= Data shown =
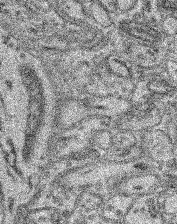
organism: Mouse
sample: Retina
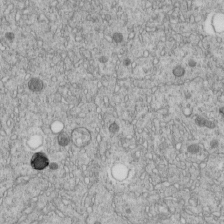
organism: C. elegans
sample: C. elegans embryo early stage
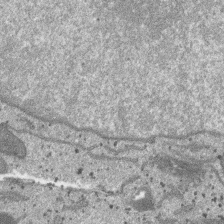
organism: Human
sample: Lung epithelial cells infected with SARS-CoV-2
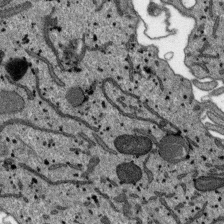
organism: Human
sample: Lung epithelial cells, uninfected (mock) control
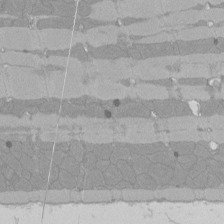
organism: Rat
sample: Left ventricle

...

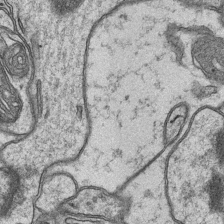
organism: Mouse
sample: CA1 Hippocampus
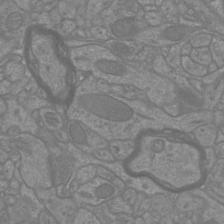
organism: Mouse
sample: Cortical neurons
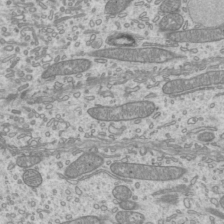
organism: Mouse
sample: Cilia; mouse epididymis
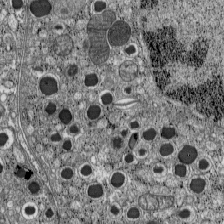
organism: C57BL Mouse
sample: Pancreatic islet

= Problem to solve =
Every line above between the one containing "sample: Retina" and the one containing "sample: Left ventricle", those two included, is to be printed exactly. No pictures go into the copy.

= Expected answer =
sample: Retina
organism: C. elegans
sample: C. elegans embryo early stage
organism: Human
sample: Lung epithelial cells infected with SARS-CoV-2
organism: Human
sample: Lung epithelial cells, uninfected (mock) control
organism: Rat
sample: Left ventricle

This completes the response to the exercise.